U.S. colleges and universities appear to be declining their traditional practice of inviting the sitting president to deliver commencement speeches.
So far this year President Trump has only announced plans to address Liberty University, an evangelical institution in Lynchburg, Va., according to The College Fix.
That’s a contrast to his predecessor’s experience. By the end of March 2009, the first year Barack Obama was in office, he had already announced that he would be the commencement speaker at three prominent universities, University of Notre Dame, Arizona State University and the United States Naval Academy.
During his two terms in office, Obama gave a total of 24 commencement addresses, according to FiveThirtyEight. He spoke at a wide range of schools that included public and private institutions, historically black colleges and universities and multiple service academies.

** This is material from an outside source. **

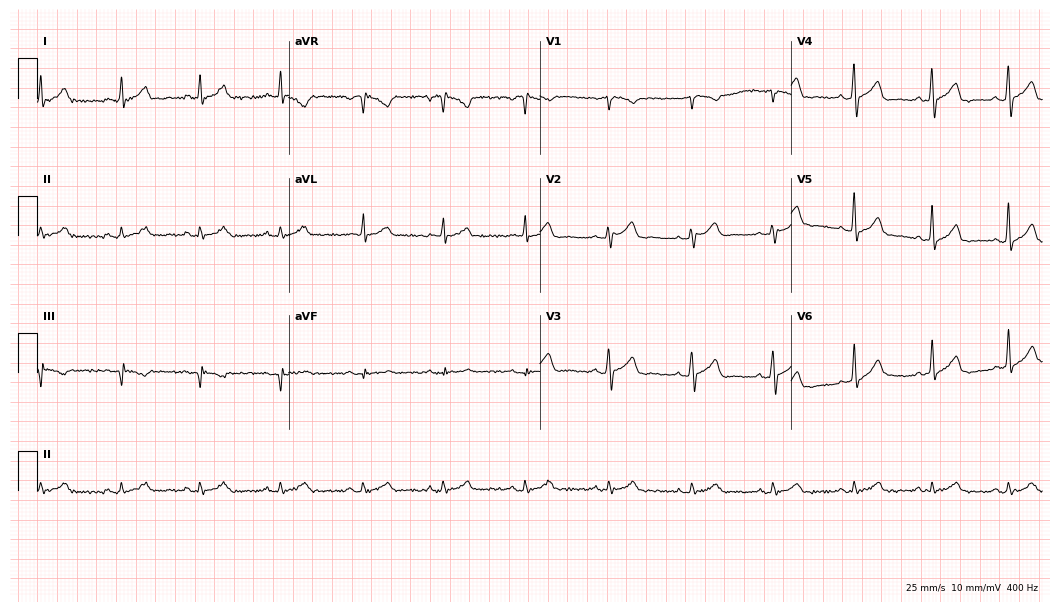
ECG — a 51-year-old man. Labelled as a normal ECG.

The White House did not immediately respond to questions about how many speaking invitations Trump has received or intends to accept.
American academia is overwhelmingly opposed to Trump and his policies, with many university leaders having spoken out frequently against Trump’s immigration policies.

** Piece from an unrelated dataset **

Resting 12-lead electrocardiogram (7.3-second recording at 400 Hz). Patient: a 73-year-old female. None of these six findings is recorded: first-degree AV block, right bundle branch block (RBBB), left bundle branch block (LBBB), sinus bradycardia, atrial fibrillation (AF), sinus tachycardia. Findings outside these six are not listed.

Harvard University President Drew Faust, in a January statement, affirmed the institution’s commitment to its international affiliates, calling them vital.

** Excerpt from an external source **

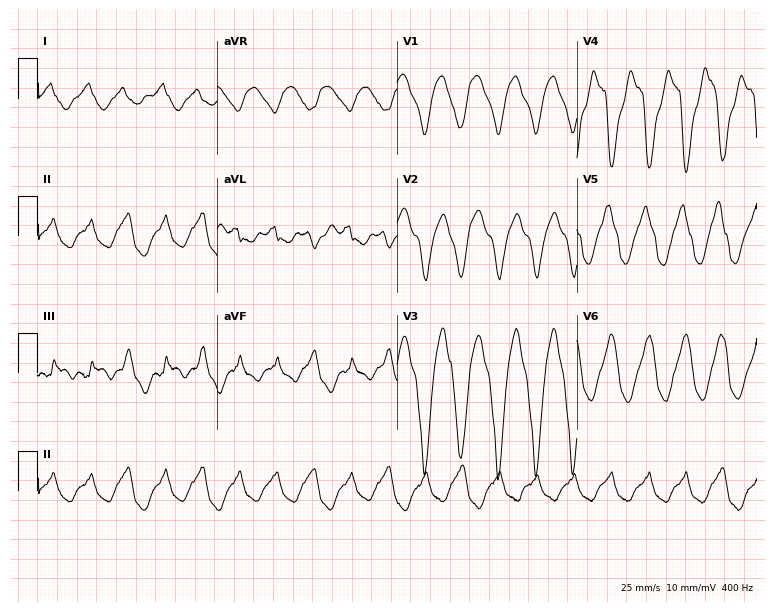
ECG — a 75-year-old man. Findings include atrial fibrillation, sinus tachycardia (a sinus rate of 100 beats per minute or more).

“Nearly half of the deans of Harvard’s schools are immigrants — from India, China, Northern Ireland, Jamaica and Iran,” Faust wrote in an email to the university, according to the Harvard Crimson. “Benefiting from the talents and energy, the knowledge and ideas of people from nations around the globe is not just a vital interest of the University; it long has been, and it fully remains, a vital interest of our nation.”
Michael Drake, president of Ohio State University, said in an email to students that the school is “committed to protecting the information of all of our students, regardless of immigration status” and that “undocumented students are entitled to all of the rights and privileges of other students at Ohio State.”
Even students at Liberty University, a prominent evangelical school that has hosted multiple presidential candidates throughout the campaign, are unhappy Trump will speak at their commencement.
“It’s disappointing,” Dustin Wahl, a junior who helped gather about 2,000 student signatures on an anti-Trump petition after the “Access Hollywood” tape came out in October, said to the Washington Post.
“I think a commencement speaker is supposed to be someone students can look up to and respect and aspire to be like one day. And I don’t think we live in a world right now where the president of the United States fits that criteria.”